Work task -> Give the data again in full, without pictures.

Source material ->
----
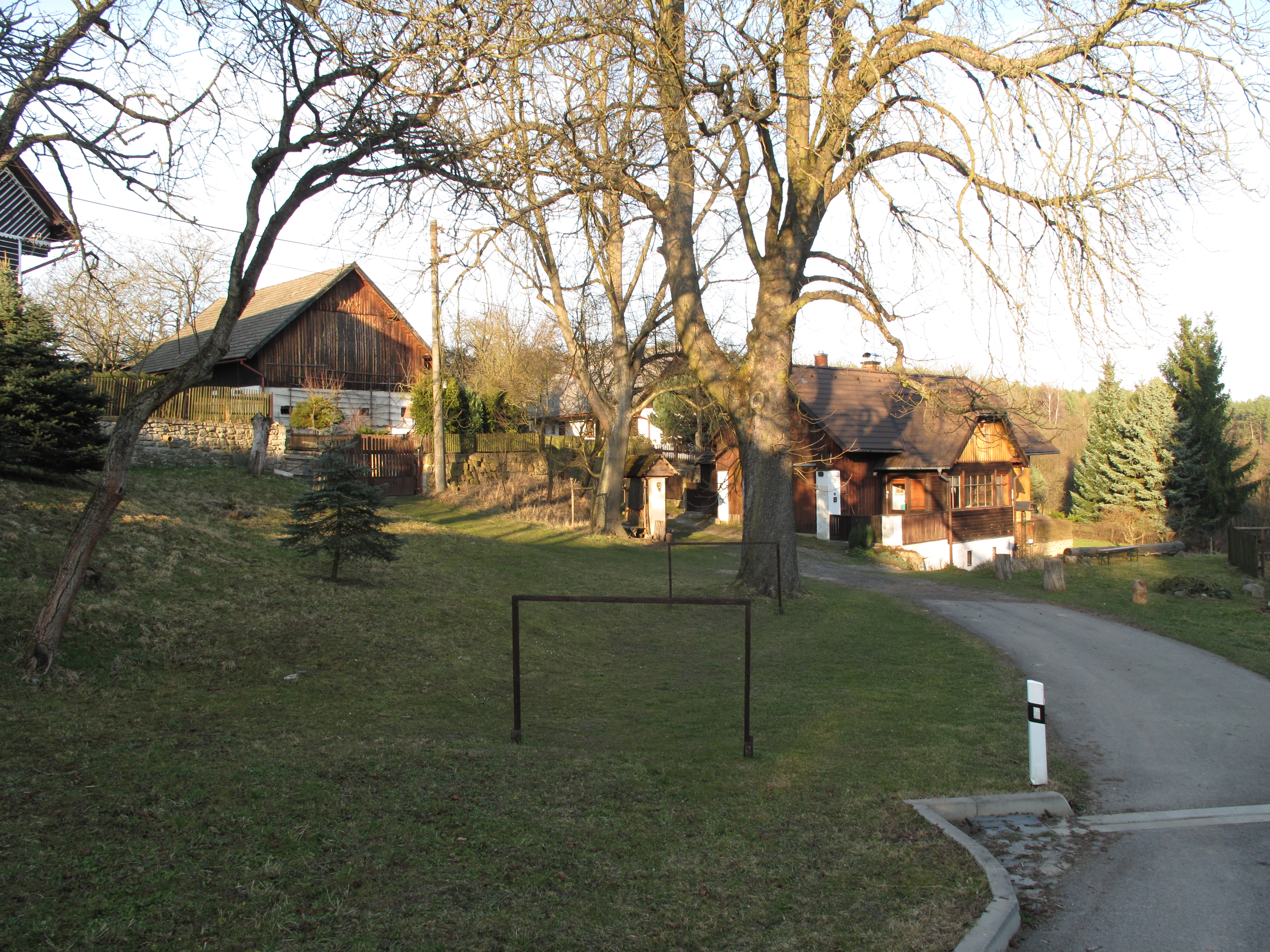 Náves v Benešovicích. Okres Liberec, Česká republika.
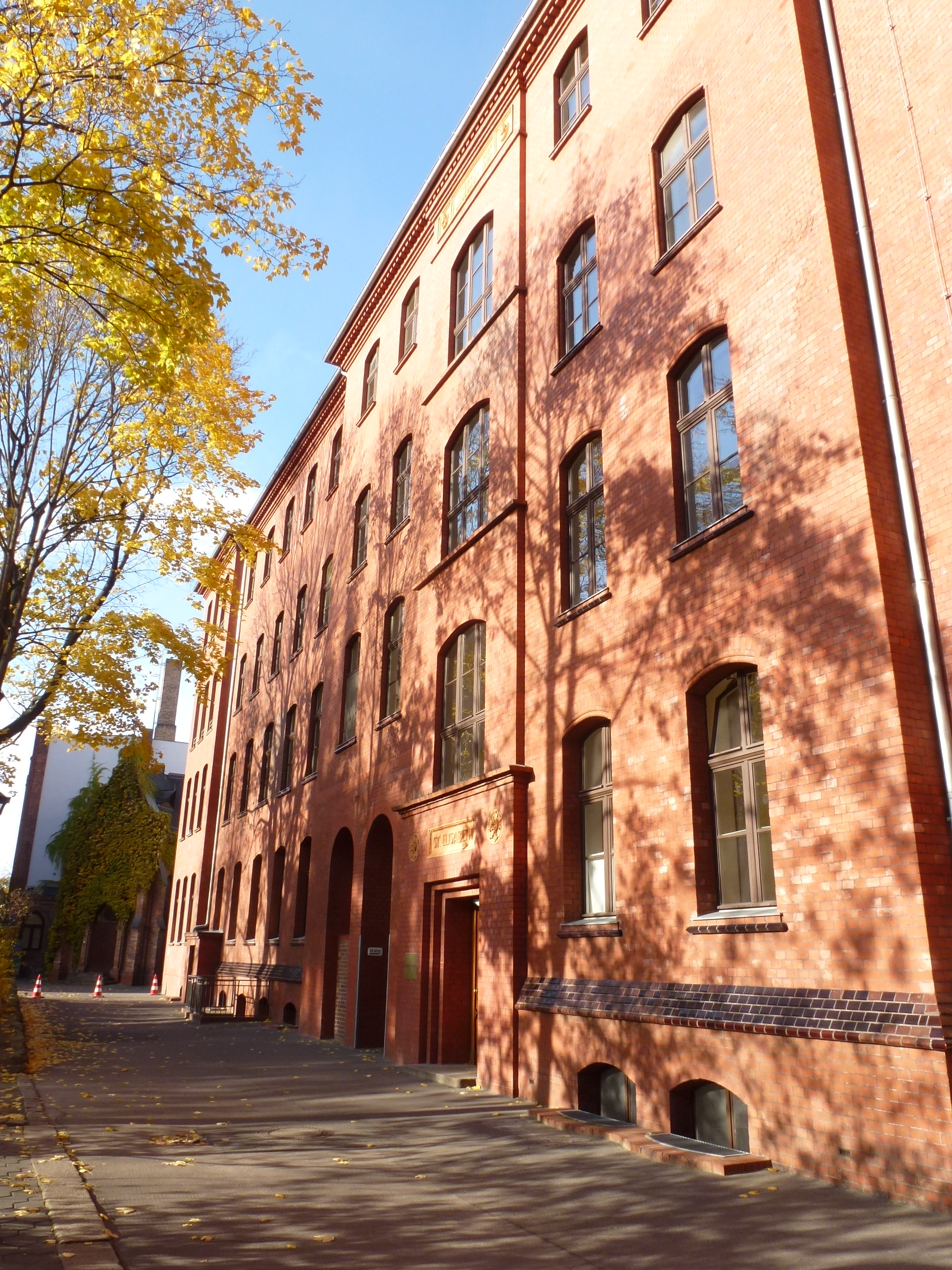 Mitte Große Hamburger Straße St. Hedwig-Krankenhaus
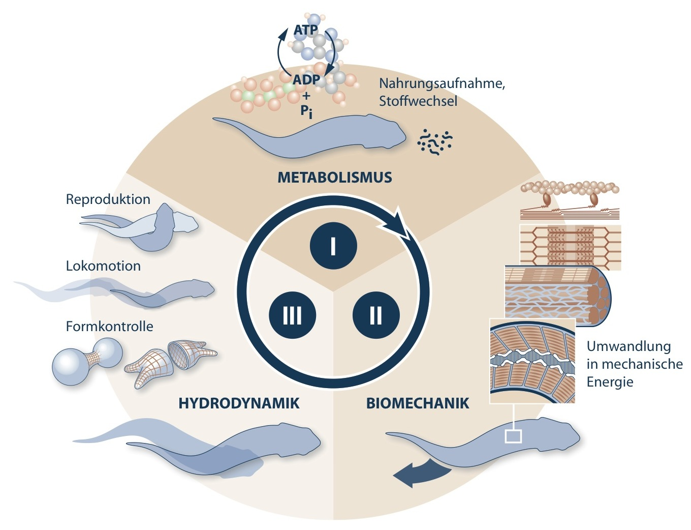 Bionomie-Kreislauf der Organismen: Eine organismus-zentrierte Morphologie betrachtet Lebewesen ganzheitlich, d.h. als energiewandelnde Konstruktionen, die (a) mechanisch und chemisch funktionieren, (b) sich selbst versorgen (autopoietisch sind), (c) sich selbst erstellen (autoformativ sind), und (d) sich selbst reproduzieren. Diese Selbstversorgungsleistung zusammen mit dem Stoff- und Energiewandel des Organismus nennt man „Bionomie“; der Vorgang selbst lässt sich im Bionomiekreislauf darstellen (siehe nebenstehende Abbildung). [1] Namensnennung: Manfred Grasshoff, Michael Gudo, Tareq Syed
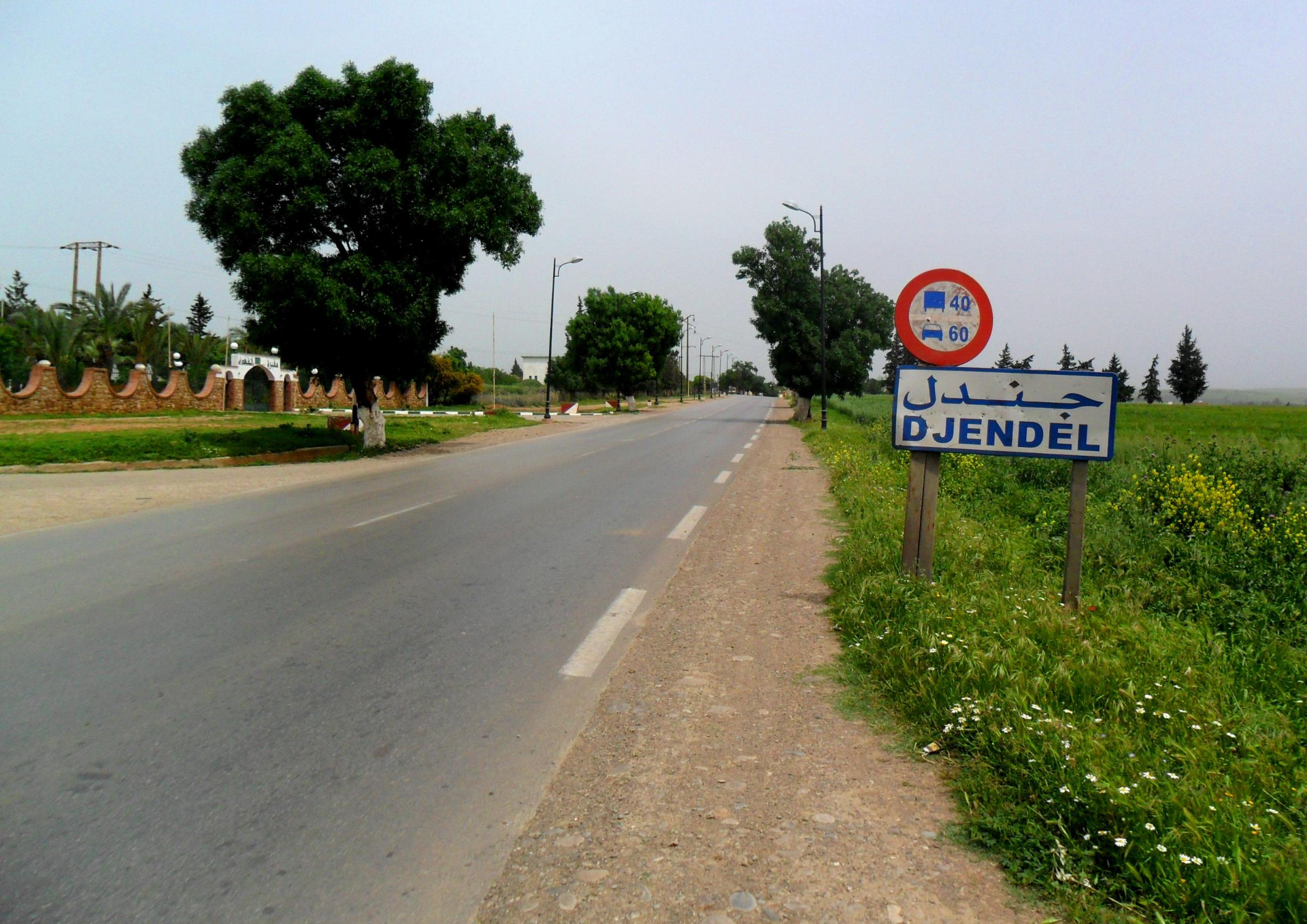 Djendel جندل
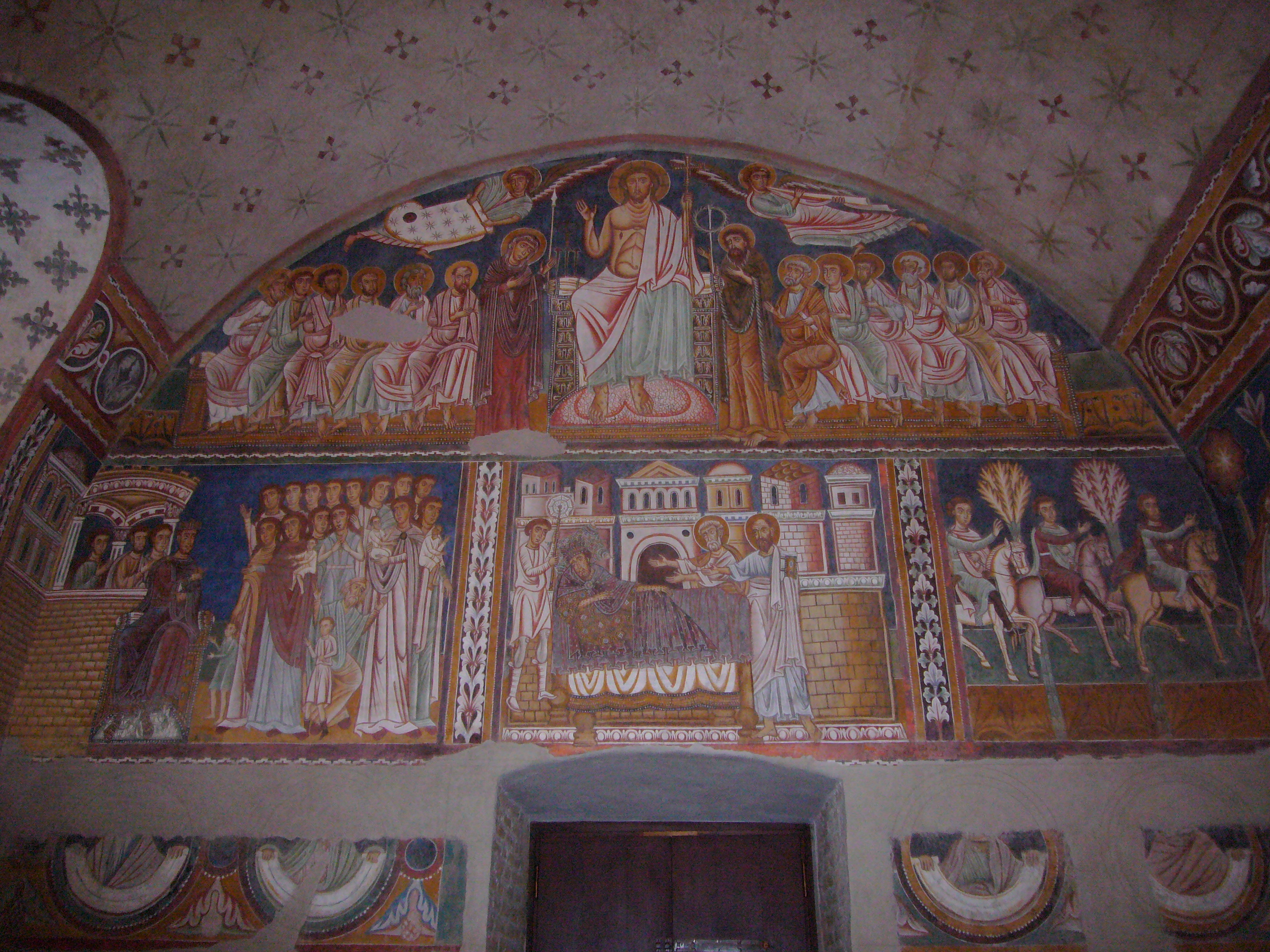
----
Your solution ->
 Náves v Benešovicích. Okres Liberec, Česká republika.
 Mitte Große Hamburger Straße St. Hedwig-Krankenhaus
 Bionomie-Kreislauf der Organismen: Eine organismus-zentrierte Morphologie betrachtet Lebewesen ganzheitlich, d.h. als energiewandelnde Konstruktionen, die (a) mechanisch und chemisch funktionieren, (b) sich selbst versorgen (autopoietisch sind), (c) sich selbst erstellen (autoformativ sind), und (d) sich selbst reproduzieren. Diese Selbstversorgungsleistung zusammen mit dem Stoff- und Energiewandel des Organismus nennt man „Bionomie“; der Vorgang selbst lässt sich im Bionomiekreislauf darstellen (siehe nebenstehende Abbildung). [1] Namensnennung: Manfred Grasshoff, Michael Gudo, Tareq Syed
 Djendel جندل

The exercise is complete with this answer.